# Attwood SAS boat seats



## Doctor (Apr 5, 2004)

Anybody have these seats on your boat, I need to replace mine in 2008 and these look real comfortable hitting the big waves on the river after a barge goes by we will bottom out on our seats and then our backs will ache for hours, just want to make sure there not all hype, going to go to Cabala's next weekend as they have them and I want to sit in one, I know that some of the higher end Triton bass boats come with these seats installed, just need the pros and cons from anybody, thank you in advance.................Doc


----------



## bountyhunter (Apr 28, 2004)

if your hiting botom on your seat?? its not the seats fault, you need better mounts , the pistons most likly are shot. p/s but those are some great looking seats.


----------



## ezmarc (Apr 6, 2004)

I have SAS seats on my Triton. They are great! They don't have gas shock pedestals and they don't bottom out like almost all pedestals I've used have. They were a little stiff when new but have broken in nicely. 

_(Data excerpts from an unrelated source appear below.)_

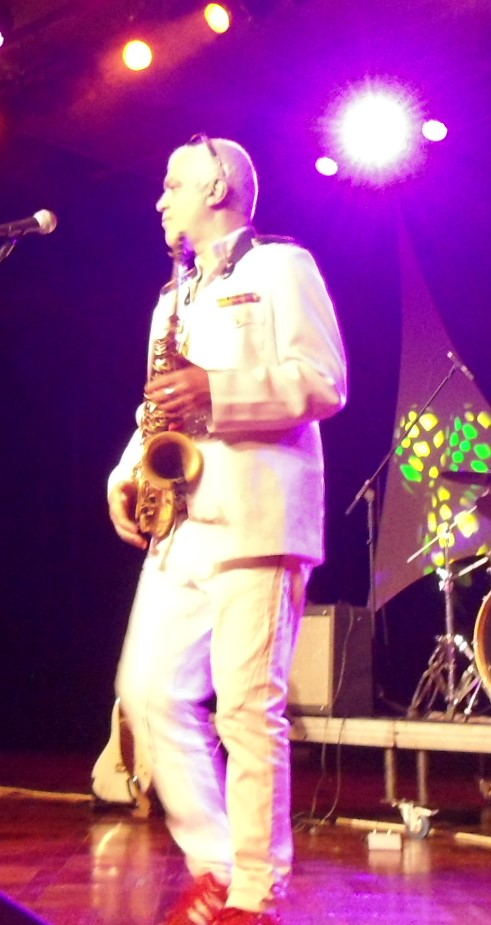 Der Saxophonist Philippe Sellam auf dem Jazzfestival St. Ingbert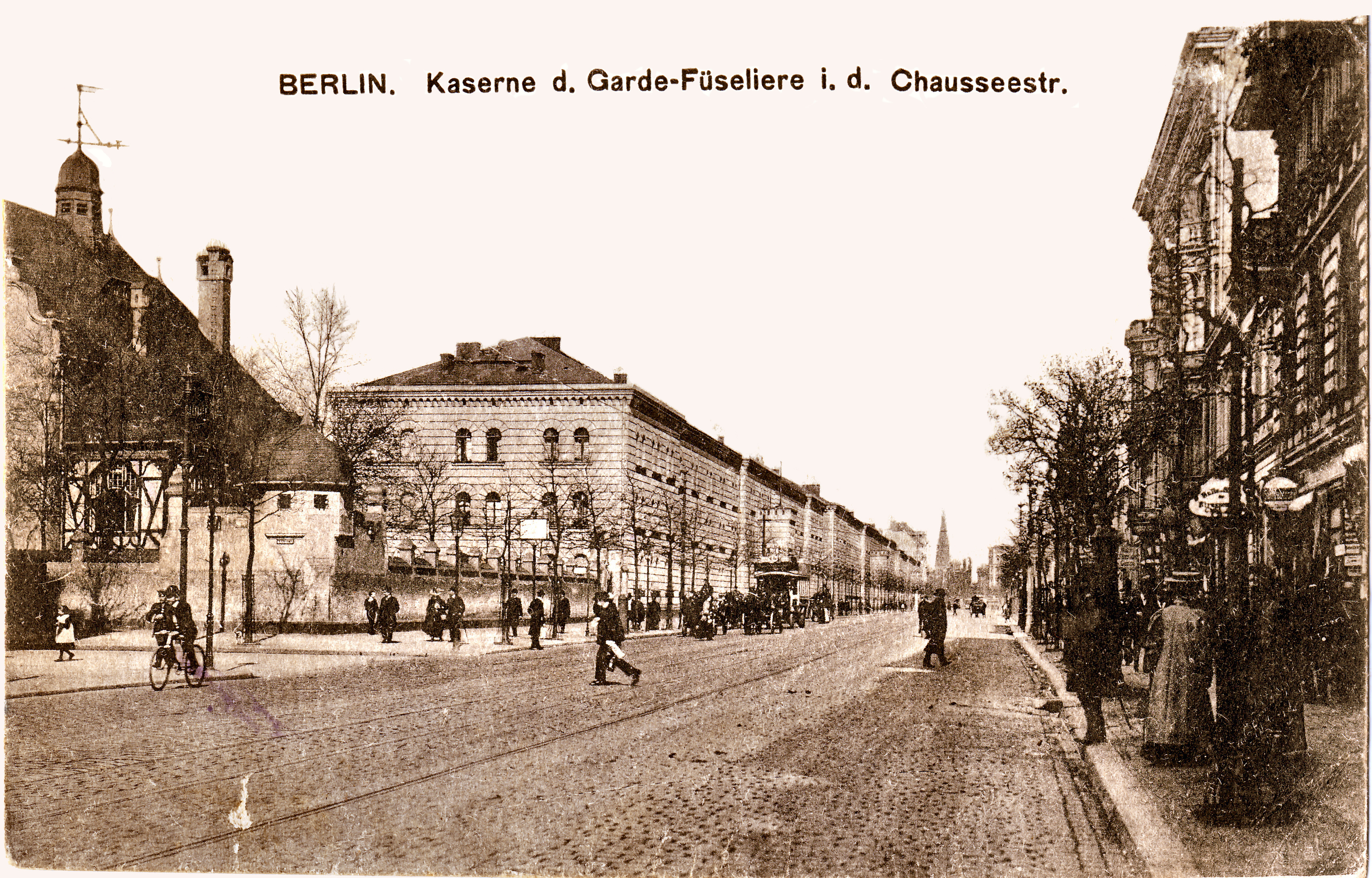 Die Kasernen der Garde-Füsiliere in der Chausseestraße um 1910. Von links nach rechts: Ecke Kessel-Straße mit Offizierskasino, Kasernen, Kriegervereinshaus und Turm der Dankeskirche. Auf der rechten Seite die noch heute existierende Nr. 36, das niedrige ehem. Vorderhaus von Carl Flohr mit der bekannten Wasserpumpe.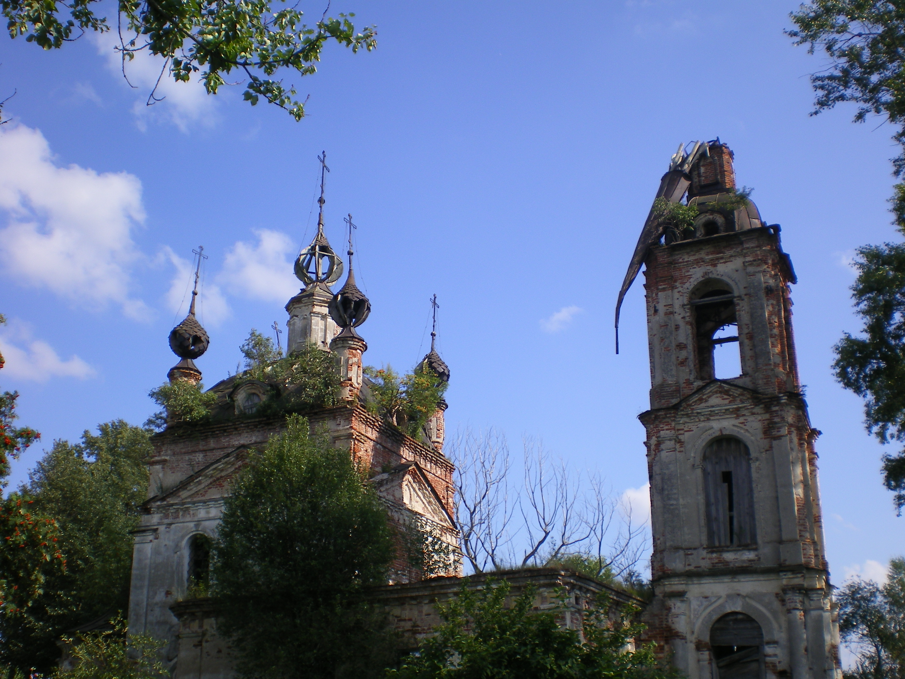 Фото православного храма в селе Котово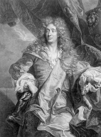 Portrait de Jean de Brunnenc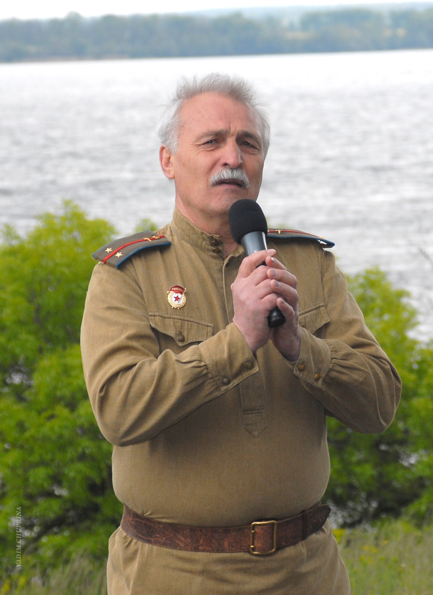 Пащенко Вилорий Иванович , фото Чуприна Вадим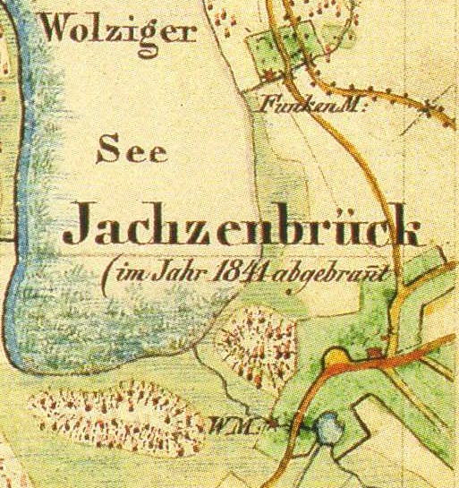 Lindenbrück, früher Jachzenbrück, Ortsteil der Stadt Zossen, Lkr. Teltow-Fläming, Brandenburg, Deutschland, Urmesstischblatt von 1841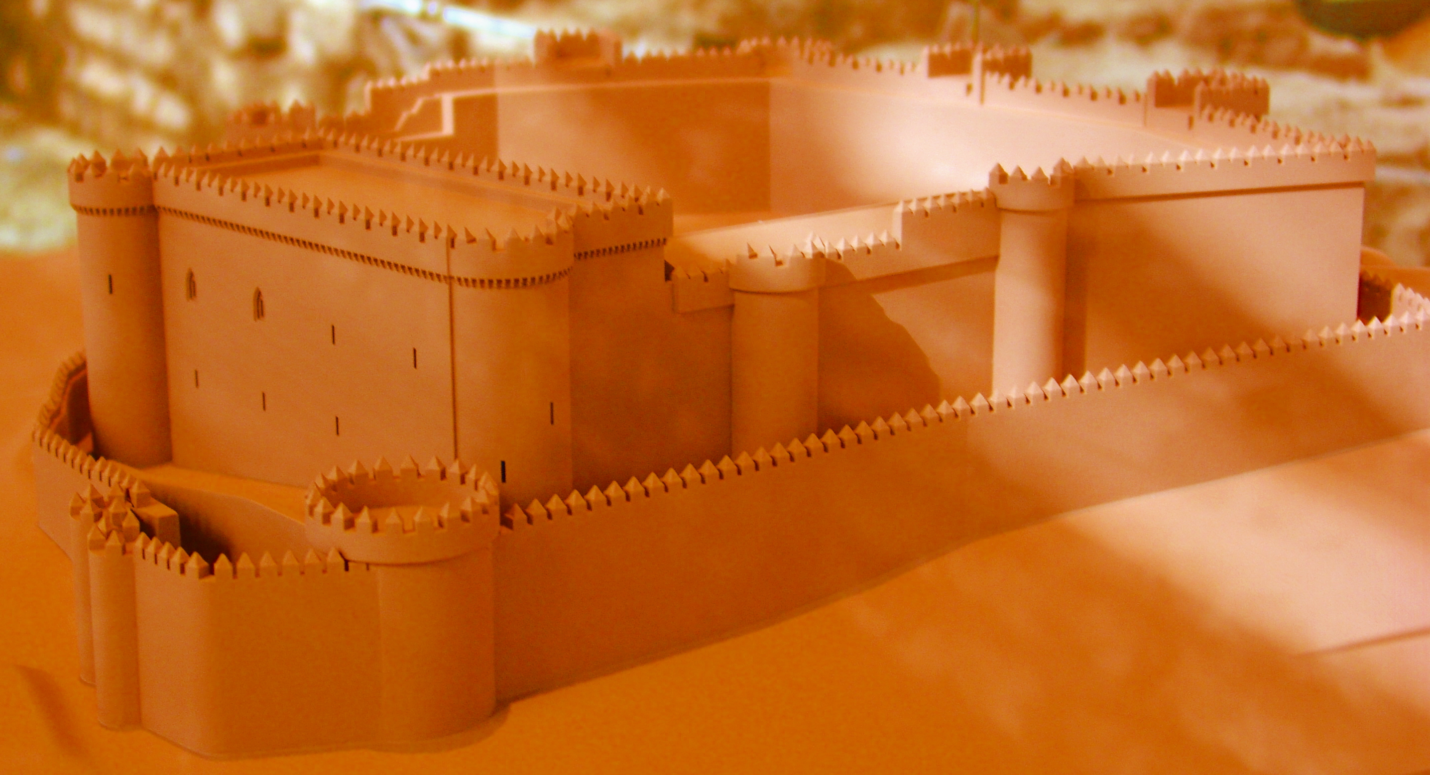 maqueta, Castillo, Burgos, España

The seat backs could use a little more reinforcement for me and the big guys I seem to take all the time. I like them and was going to go with Suspension seats but changed my mind after using them for a couple years.


----------



## Doctor (Apr 5, 2004)

My boat doesn't use the piston shafts, solid shafts plus there 6 years old and need to be replaced and these looked like a great boat seat...........Doc


----------



## K gonefishin (May 4, 2004)

I have SAS seats in my Ranger, they are very nice and very comfortable, they are pricey to buy them but if you plan on keeping your boat for some time I would say go for it. if you fish lake erie allot you might just want to look into suspention pedestals, like smooth moves, glye rydes or lake tamer. These have springs and shocks on a mount, your seat gets bolted directly to them. But as far as the SAS seats they do offer some bounce right within the seat and make for a comfy ride and comfy sitting in the boat.


----------